Изменить размер шрифта - +
Убегая, видела испуганное лицо матери («Ну сом шоке, мои амур…»), растерянного отца и мельком Его — как всегда смущенный, неловкий, большой, растроганно-нежный, ничего не понимающий. Остальные… Но разве это главное? Главное — разлука, на годы, на века: теперь ей жить этим мгновением… Прощай! Прощай!

 

* * *

Долгой была дорога — до русского рубежа и дальше до Санкт-Петербурга, — было когда поразмыслить и было о чем. Сперва не мог распроститься с воспоминанием о последних трех днях с Рейтернами — что за милое семейство, как милы их детишки; вернейские месяцы проносились в памяти, картина сменяла картину.

Итальянские воспоминания томили как сладкая полудрема… Потом — незабвенное прошлое. Про себя отметил, что дальние воспоминания — и Дерпт, и Белёв, и Маша, прежде всего Маша, — хотя и живы в памяти, до последней черточки, не терзают уже так сильно, словно бы сквозь дымку светят, иногда и свет их доходит милый, но холодноватый уже — как та звезда в Эмсе над похоронным кортежем.

Чем ближе к Петербургу, тем настойчивей заполняли его предстоящие заботы. Много лет назад, по случаю рождения Государя Наследника, своего нынешнего ученика, Жуковский писал его матери, заклиная, пророча: «Да на чреде высокой не забудет святейшего из званий: человек». Сказать было просто (хотя, помнится, вручил не без робости), а вот теперь все это, чего желал, сам должен ему преподать, внушить, закрепить. Как там дальше было?.. «Для блага всех — свое позабывать, лишь в голосе отечества свободном с смирением дела свои читать». Ну да, свободном… А вот как он поймет свободу, это тоже от тебя зависит: надо ему исподволь внушить должное понятие, так чтоб оно стало его собственным убеждением.

Готовясь к долгожданной встрече со своим воспитанником. Жуковским перебирал черновики писем, писанных ему в эти месяцы из Эмса, из Швейцарии. Изложив мысль свою насчет потрясений, подводил его к идее истории. «Она говорит властителям: будьте согласны с вашим веком; идите с ним вместе: впереди, но ровным шагом; отстанете — он вас покинет… осмелитесь преградить дорогу — он вас раздавит Ваше могущество не в одном державном владычестве — оно и в достоинстве и в благоденствии вашего народа».

Кроме Государя Наследника, взваливал на свои плечи в Петербурге и других детей и взрослых — Сашины детки, Машина дочь Катенька, Сверчок неугомонный, что он там еще натворил — не доброго натворил, худого?

Хватит ли на все накопленной силы? Должно хватить. А для себя останется?
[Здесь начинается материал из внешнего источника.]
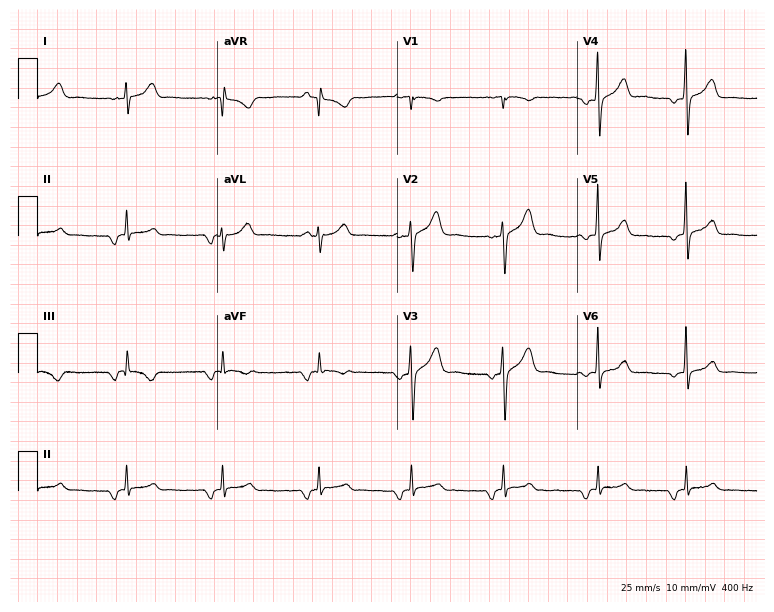
Resting 12-lead electrocardiogram (7.3-second recording at 400 Hz). Patient: a 32-year-old man. None of these six findings is recorded: first-degree AV block, right bundle branch block, left bundle branch block, sinus bradycardia, atrial fibrillation, sinus tachycardia.

Вот это все и есть для себя, другого уже не будет…

 

* * *

В 1835 году, диктуя в доме под Дерптом Сашиным дочкам окончание своей «Ундины», Жуковский признавал со светлой печалью, что боль прежней, главной, его разлуки стихает: «Святая печаль… все не та под конец, какою была при начале… много, много иного, чужого между утратою нашей и нами уже протеснилось…» Задумывался — к добру это или не к добру («к сожалению иль к счастью, что наше горе земное ненадолго?»). Ответа не находил…

Наследник между тем закончил свое учение и вместе с любимым наставником готовился увидеть огромную страну, в полновластное правление которой должен был вступить после отца. Такое путешествие по стране и для Жуковского было в жизни первым (оказалось, и последним).

А пока, в подготовке к путешествию, в чужих и своих хлопотах и неприятностях, подошел самый грустный, может быть, в его жизни день рождения — пятьдесят четвертый. В тот день он написал записку своему воспитаннику, извещая о случившемся непоправимом:

«Пушкина нет на свете. В два часа и три четверти пополудни он кончил жизнь тихо, без страдания, точно угаснул».

История эта долго тянулась, и весь ее смысл не понятен был даже ему, стоявшему рядом (а уж нам где разобрать?).